Seit Erfindung des Internets hat sich die Verbraucherbewertung zum Alptraum jedes Verkäufers entwickelt. Wer früher seinen Kunden übers Ohr haute, sah ihn zwar vielleicht nie wieder, dafür standen aber noch genügend andere ahnungslose Opfer Schlange. Heute dagegen setzt der übervorteilte Käufer gleich eine Weltöffentlichkeit darüber in Kenntnis, dass der vermeintliche Markenschuh schon nach einer Woche seine Sohle verloren hat. Nein, Verkaufen macht unter solchen Bedingungen nicht mehr wirklich Freude.
Vielleicht erklärt sich ja daraus jene seltsame Erfahrung, die ich zuletzt an einer Supermarkt-Backstube machen durfte. Es handelte sich dabei um eine Kundenbewertung – so weit, so bewährt. Das Neue an diesem Konzept: Der Kunde bewertet gar nicht. Vielmehr wird er selbst bewertet.
Spießrutenlauf am Tresen
„Schon wieder ein Schokoladencroissant?“, ruft die Fachverkäuferin: „Das hatten Sie doch gestern schon?“ Um dann mit missbilligendem Kopfschütteln das gewünschte Gebäck aus der Ablage hervorzukramen.
Etwa zweimal pro Woche komme ich nicht dazu, mein Frühstück einzunehmen. In diesem Fall gibt es drei Möglichkeiten. Die erste: Ich lasse es einfach ausfallen und hungere vor mich hin. Die zweite: Ich besorge mir unterwegs etwas, das mir auf keinen Fall schmeckt und stopfe es unter Qualen in mich hinein. Die dritte: Ich besorge mir einfach, worauf ich Lust habe. Es scheint absolut außergewöhnlich und unverschämt zu sein, aber ich bevorzuge tatsächlich Variante Nummer drei.

Jedenfalls folgt zuverlässig der Spießrutenlauf am Tresen. „Nein, sagen Sie nicht … Schokoladencroissant? Nein!“ Fassungsloser Blick zu den übrigen Kunden, die rechte Hand geht zur Stirn. „Er bestellt jedes Mal … wirklich: Je! Des! Mal! Ein Schokoladencroissant!“ Das Geschrei erschüttert den Markt, hinten am Pfandautomaten lässt jemand vor Schreck die Flasche fallen. „Glauben Sie mir das? Wie finden Sie das? Ja, ist es nicht vollkommen verrückt?“
Manchmal schaue ich erst vorsichtig, ob die böse Frau vom Kundenbewertungsportal wieder im Dienst ist. Kann ich sie nicht erblicken, wage ich es und stelle mich in die Reihe.

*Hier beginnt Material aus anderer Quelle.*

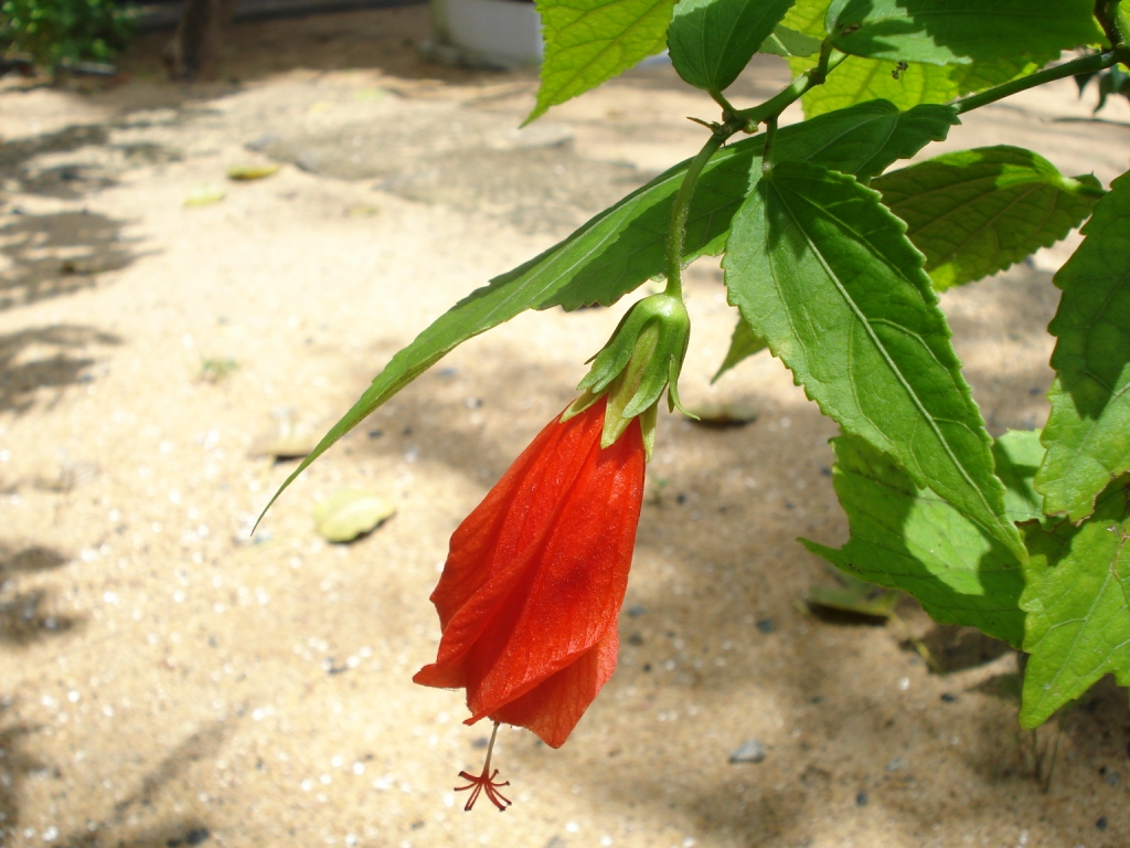 മുളക് ചെമ്പരത്തി എന്ന്‌ പറയാറുണ്ട്‌.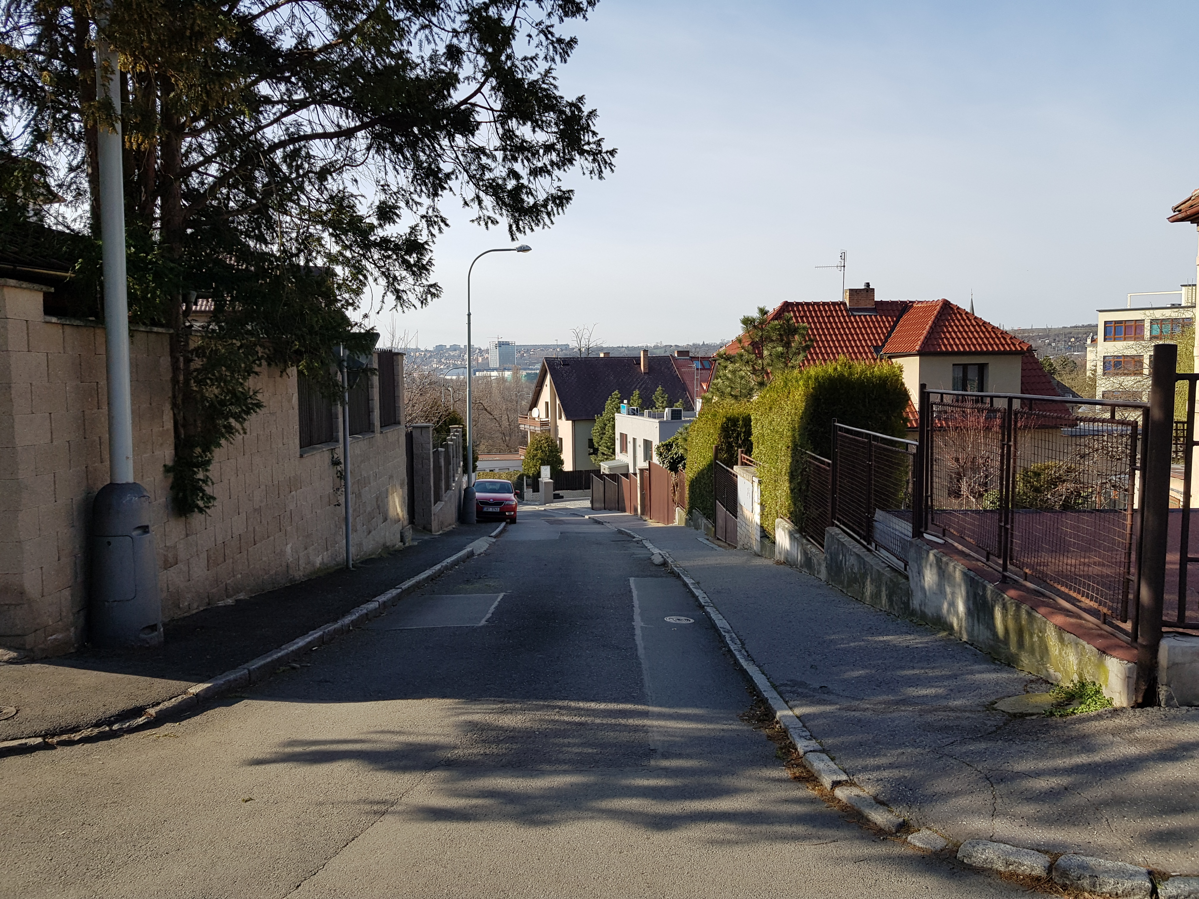 Ulice Litošická, Praha 14-Hloubětín. Pohled od ulice V Chaloupkách dolů směrem k severozápadu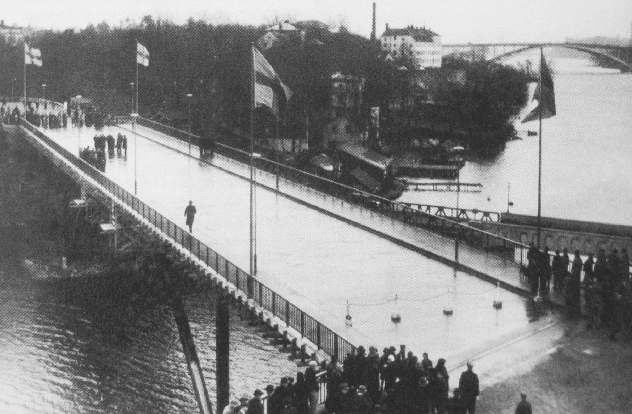 Mariebergsbron vy från Lilla Essingen

Doch das kann auch schief gehen: Gerade, als ich drankomme, schießt sie wie ein Drache aus der Höhle hervor. „Wasdarfssein?“ Und dann: „Ach, Sie sind‘s? Aber nicht, dass Sie wieder …!“ Also bestelle ich ganz brav ein Milchbrötchen. Und esse es vor ihren Augen auf.
Seit einer Woche gehe ich jetzt doch lieber zu einem anderen Bäcker, auch wenn ich dafür einen Umweg nehmen muss. Inzwischen habe ich dort schon zweimal um ein Schokoladencroissant ersucht. Mit schweißnassen Händen, Zittern in der Stimme. Bislang fragte mich die Frau am Tresen nur irritiert, ob mir ganz wohl ist. Allerdings muss ich zugeben: Meine Nervosität steigt. Soll ich meine Bestellung auch noch ein drittes Mal in Folge riskieren? Oder kommt dann bereits die Rüge vom Bäckerkundenüberwachungsamt?
Für Verbraucher jedenfalls brechen spürbar härtere Zeiten an. Nicht auszudenken, was geschieht, wenn noch mehr Dienstleister den Spieß umdrehen und ihren Kunden knallhart die Meinung geigen. Medien zum Beispiel. Sie als Leser sollten sich schon mal warm anziehen! Haben Sie etwa nicht erst vergangene Woche schon ein Gegenlicht gelesen?